Kitab Mazmur 119:17 yang berbunyi: “Bahwa aku tertindas itu baik bagiku, supaya aku belajar ketetapan-ketetapan-Mu”. Penderitaan merupakan salah satu tema yang mungkin selalu terhubung dengan kehidupan manusia dari sejak Adam manusia pertama hingga pada hari ini, sehingga penderitaan apapun model dan tingkatannya harus dihadapi. Isu penderitaan berulang kali menjadi topik bahasan baik dalam Perjanjian Lama maupun Perjanjian Baru, sehingga tidak sedikit orang yang seperti Ayub meresponi dengan salah proses penderitaan sehingga putus asa, kecewa dan bahkan lebih jauh memikirkan untuk mengakhiri hidupnya, oleh karena tidak menangkap kehendak dan rencana Allah yang tersembunyi di balik penderitaan. Mengamati realita yang terjadi saat ini di tengah pandemi Covid-19 yang masih berlanjut dimana penderitaan mungkin dirasakan oleh sebagian besar orang, dibutuhkan buah pikiran dan pandangan Alkitabiah, sebab firman Tuhanlah yang dapat memberi pengertian yang benar tentang penderitaan. Maka, berbeda dengan Eugenius Ervan dkk… dan Kalis Stevanus, penulis melihat sisi lain dari respon Ayub yang tidak sepenuhnya menerima kemalangan yang dialaminya, dan justru karenanya Allah mengizinkan penderitaan dalam rangka mendidik dan membawanya pada tahap pengenalan akan Allah yang lebih mendalam. Sebab, tanpa pengenalan yang benar akan Allah, manusia sulit menerima penderita sebagai suatu kasih karunia, oleh karena hanya di balik pengenalan akan Allah rahasia-rahasia Allah mungkin dapat tersingkap sehingga memerdekakan orang-orang yang menerimanya.
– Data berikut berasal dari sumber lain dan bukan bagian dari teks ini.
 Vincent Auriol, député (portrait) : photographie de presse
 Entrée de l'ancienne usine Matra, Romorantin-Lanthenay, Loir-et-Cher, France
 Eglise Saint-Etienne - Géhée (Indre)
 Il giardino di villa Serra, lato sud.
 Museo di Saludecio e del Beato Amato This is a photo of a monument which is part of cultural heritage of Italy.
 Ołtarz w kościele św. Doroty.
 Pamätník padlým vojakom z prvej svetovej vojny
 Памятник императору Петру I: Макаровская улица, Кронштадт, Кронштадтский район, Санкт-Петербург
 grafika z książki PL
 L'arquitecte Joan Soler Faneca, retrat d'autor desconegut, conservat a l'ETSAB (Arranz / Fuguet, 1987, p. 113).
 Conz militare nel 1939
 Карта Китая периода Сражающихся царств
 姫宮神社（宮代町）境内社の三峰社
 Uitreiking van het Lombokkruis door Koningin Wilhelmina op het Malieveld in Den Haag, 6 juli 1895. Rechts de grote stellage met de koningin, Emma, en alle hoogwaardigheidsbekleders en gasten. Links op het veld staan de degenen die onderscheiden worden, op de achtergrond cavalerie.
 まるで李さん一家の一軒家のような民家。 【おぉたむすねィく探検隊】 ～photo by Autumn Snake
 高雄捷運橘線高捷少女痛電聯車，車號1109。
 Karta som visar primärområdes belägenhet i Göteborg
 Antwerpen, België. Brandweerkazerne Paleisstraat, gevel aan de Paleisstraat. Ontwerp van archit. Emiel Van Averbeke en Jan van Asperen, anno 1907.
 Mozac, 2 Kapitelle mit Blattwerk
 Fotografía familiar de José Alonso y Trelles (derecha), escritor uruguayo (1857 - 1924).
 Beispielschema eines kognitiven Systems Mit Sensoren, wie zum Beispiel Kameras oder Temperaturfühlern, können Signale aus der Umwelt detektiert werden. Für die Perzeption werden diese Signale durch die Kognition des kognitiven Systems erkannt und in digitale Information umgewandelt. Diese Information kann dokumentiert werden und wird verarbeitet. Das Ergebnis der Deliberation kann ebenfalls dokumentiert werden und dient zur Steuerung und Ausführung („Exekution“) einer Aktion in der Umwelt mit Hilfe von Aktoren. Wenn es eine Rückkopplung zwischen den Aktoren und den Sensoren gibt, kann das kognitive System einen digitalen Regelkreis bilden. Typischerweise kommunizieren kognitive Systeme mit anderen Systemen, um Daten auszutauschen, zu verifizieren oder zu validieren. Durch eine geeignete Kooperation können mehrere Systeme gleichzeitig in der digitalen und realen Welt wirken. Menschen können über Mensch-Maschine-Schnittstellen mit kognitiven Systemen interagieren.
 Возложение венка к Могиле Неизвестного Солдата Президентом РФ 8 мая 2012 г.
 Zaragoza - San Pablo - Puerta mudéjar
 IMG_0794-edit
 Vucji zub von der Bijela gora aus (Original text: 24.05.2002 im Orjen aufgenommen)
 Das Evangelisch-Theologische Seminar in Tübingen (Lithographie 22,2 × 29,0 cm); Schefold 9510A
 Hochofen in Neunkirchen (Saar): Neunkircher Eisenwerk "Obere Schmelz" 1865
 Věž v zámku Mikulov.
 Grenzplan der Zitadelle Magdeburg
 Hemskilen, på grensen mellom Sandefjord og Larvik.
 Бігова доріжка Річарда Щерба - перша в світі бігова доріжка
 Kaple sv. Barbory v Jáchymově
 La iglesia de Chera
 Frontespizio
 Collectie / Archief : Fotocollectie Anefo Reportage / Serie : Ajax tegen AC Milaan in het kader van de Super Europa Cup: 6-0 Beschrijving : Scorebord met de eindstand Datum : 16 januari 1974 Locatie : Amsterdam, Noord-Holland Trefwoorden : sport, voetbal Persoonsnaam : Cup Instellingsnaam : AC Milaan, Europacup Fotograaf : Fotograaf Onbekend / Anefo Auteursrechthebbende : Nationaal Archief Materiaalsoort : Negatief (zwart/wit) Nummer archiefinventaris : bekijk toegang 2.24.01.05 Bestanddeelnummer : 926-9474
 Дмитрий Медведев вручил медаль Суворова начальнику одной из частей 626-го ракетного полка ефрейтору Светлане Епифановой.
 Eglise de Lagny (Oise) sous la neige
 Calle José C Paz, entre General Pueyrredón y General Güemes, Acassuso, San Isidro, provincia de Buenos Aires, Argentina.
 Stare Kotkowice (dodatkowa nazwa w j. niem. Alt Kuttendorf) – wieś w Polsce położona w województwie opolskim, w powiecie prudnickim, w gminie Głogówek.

Penelitian terdahulu yang dilakukan oleh (Eugenius Ervan dkk. 2020) yang berjudul Makna Fenomena Kematian Masal di Tengah Pandemi Covid-19 Berdasarkan Refleksi Dari Ayub 1: 11-22, Visio Dei: Jurnal Teologi Kristen dan penelitian (Kalis Stevanus 2019), Memaknai Kisah Ayub Bagi Orang Kristus Dalam Mengalami Penderitaan, Jurnal Teologi Pentakosta. Maka, penulisan ini bertujuan menemukan makna atau rahasia yang terdapat di balik penderitaan Ayub di dalam Kitab Ayub dan juga manfaatnya bagi orang percaya masa kini, sehingga dapat melahirkan respon yang akurat dalam memandang dan menghadapi penderitaan apapun tingkatannya.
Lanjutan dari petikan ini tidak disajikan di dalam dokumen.